The word ceramic is derived from the Greek word keramikos, meaning "of pottery," which is itself descended from an even older Sanskrit root referring to a burning or firing process. Today, the term ceramic applies to any inorganic nonmetallic solid material that involves heating at high temperature during its fabrication. This definition means that, apart from clay, other naturally occurring materials such as rutile (titanium oxide), and chemically synthesized ones such as silicon carbide may also be classed as ceramic.
There is a tendency to think of ceramics as synonymous with pottery or, alternatively, in the traditional roles of earthenware, porcelain, furnacining bricks, and so on. Most of these products start with clay or sand and are then shaped in a wet plastic state followed by firing at high temperature to give the article its final strength. Today, ceramic materials are used in such diverse applications as crockery, insulators, rocket nose cones, machine tools, nuclear fuels, lasers, and magnetic memory cores for computers. These important modern extensions of the uses of ceramics, however, should not overshadow the importance of traditional ceramics to the comfort and convenience of everyday life as we know it.
Properties
Ceramic materials have two important characteristics: they are chemically inert compared with most metals and carbon based (organic) materials, and they have a more complex internal structure.
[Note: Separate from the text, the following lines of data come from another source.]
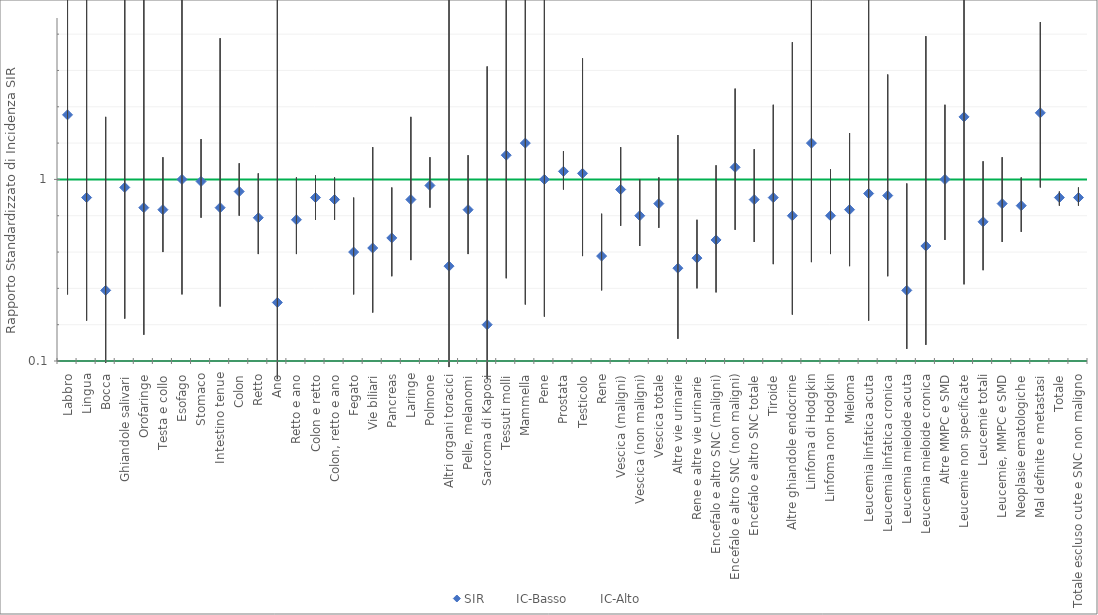
| Category | SIR | IC-Basso | IC-Alto |
|---|---|---|---|
| Labbro | 1.32 | 0.43 | 3.07 |
| Lingua | 0.91 | 0.3 | 2.13 |
| Bocca | 0.45 | 0.09 | 1.31 |
| Ghiandole salivari | 0.96 | 0.31 | 2.25 |
| Orofaringe | 0.86 | 0.23 | 2.2 |
| Testa e collo | 0.85 | 0.64 | 1.11 |
| Esofago | 1 | 0.43 | 1.97 |
| Stomaco | 0.99 | 0.81 | 1.2 |
| Intestino tenue | 0.86 | 0.37 | 1.7 |
| Colon | 0.94 | 0.82 | 1.08 |
| Retto | 0.81 | 0.63 | 1.03 |
| Ano | 0.39 | 0.01 | 2.18 |
| Retto e ano | 0.8 | 0.63 | 1.01 |
| Colon e retto | 0.91 | 0.8 | 1.02 |
| Colon, retto e ano | 0.9 | 0.8 | 1.01 |
| Fegato | 0.64 | 0.43 | 0.91 |
| Vie biliari | 0.66 | 0.34 | 1.16 |
| Pancreas | 0.71 | 0.52 | 0.96 |
| Laringe | 0.9 | 0.6 | 1.31 |
| Polmone | 0.97 | 0.86 | 1.11 |
| Altri organi toracici | 0.57 | 0.07 | 2.06 |
| Pelle, melanomi | 0.85 | 0.63 | 1.12 |
| Sarcoma di Kaposi | 0.28 | 0.01 | 1.56 |
| Tessuti molli | 1.12 | 0.51 | 2.12 |
| Mammella | 1.18 | 0.38 | 2.75 |
| Pene | 1 | 0.32 | 2.33 |
| Prostata | 1.04 | 0.95 | 1.14 |
| Testicolo | 1.03 | 0.62 | 1.6 |
| Rene | 0.62 | 0.45 | 0.83 |
| Vescica (maligni) | 0.95 | 0.77 | 1.16 |
| Vescica (non maligni) | 0.82 | 0.67 | 1 |
| Vescica totale | 0.88 | 0.76 | 1.01 |
| Altre vie urinarie | 0.56 | 0.21 | 1.22 |
| Rene e altre vie urinarie | 0.61 | 0.46 | 0.8 |
| Encefalo e altro SNC (maligni) | 0.7 | 0.44 | 1.07 |
| Encefalo e altro SNC (non maligni) | 1.06 | 0.75 | 1.45 |
| Encefalo e altro SNC totale | 0.9 | 0.69 | 1.15 |
| Tiroide | 0.91 | 0.58 | 1.37 |
| Altre ghiandole endocrine | 0.82 | 0.33 | 1.68 |
| Linfoma di Hodgkin | 1.18 | 0.59 | 2.12 |
| Linfoma non Hodgkin | 0.82 | 0.63 | 1.05 |
| Mieloma | 0.85 | 0.57 | 1.23 |
| Leucemia linfatica acuta | 0.93 | 0.3 | 2.16 |
| Leucemia linfatica cronica | 0.92 | 0.52 | 1.52 |
| Leucemia mieloide acuta | 0.45 | 0.16 | 0.98 |
| Leucemia mieloide cronica | 0.67 | 0.18 | 1.71 |
| Altre MMPC e SMD | 1 | 0.7 | 1.37 |
| Leucemie non specificate | 1.31 | 0.48 | 2.85 |
| Leucemie totali | 0.79 | 0.55 | 1.09 |
| Leucemie, MMPC e SMD | 0.88 | 0.69 | 1.11 |
| Neoplasie ematologiche | 0.87 | 0.74 | 1.01 |
| Mal definite e metastasi | 1.33 | 0.96 | 1.78 |
| Totale | 0.91 | 0.87 | 0.94 |
| Totale escluso cute e SNC non maligno | 0.91 | 0.87 | 0.96 |

This crystal structure generally involves a number of different elements joined together by strong electrovalent (ionic) bonds. Magnesium oxide (more familiar as the antacid magnesia) is a simple ceramic material that is made up from positive magnesium ions and negative oxygen ions arranged as a cubic lattice.
This structural strength combined with a lack of chemical reactivity gives rise to useful properties. Ceramic materials are harder than metals or plastics and make useful abrasives. Furthermore, although they have the drawback of being brittle in tension, they are very strong in compression, retaining these properties to temperatures close to their melting points (for example, alumina, Al2O3, melts at 3630°F, or 2000°C). This property makes them useful where high-temperature strength is required, in furnace linings or rocket nose cones and, if they can be made cheaply enough, as building blocks such as bricks. Ceramic materials have low electrical conductivity, which makes them ideal as insulators, for example, in power-supply substations, and their low chemical reactivity makes them extremely resistant to corrosion in chemically hazardous environments. They are therefore useful for containing molten metals, acids, and alkalis as well as for resisting oxidation at high temperatures.
Heavy clay products
Heavy clay products include building materials such as bricks, roof and floor tiles, and sewer pipes. The raw materials used vary depending on the availability of a clay or hard carbonaceous shale (a type of clay rock). The essential features are cheap raw materials capable of being fired at moderately low temperatures of 1650 to 2010°F, (900–1100°C) to give the required mechanical strength. The trend has been to increase the mechanical stresses on these products, as in the case of bricks used for high-rise buildings, so greater technical expertise is now required to produce optimum strength and erosion resistance.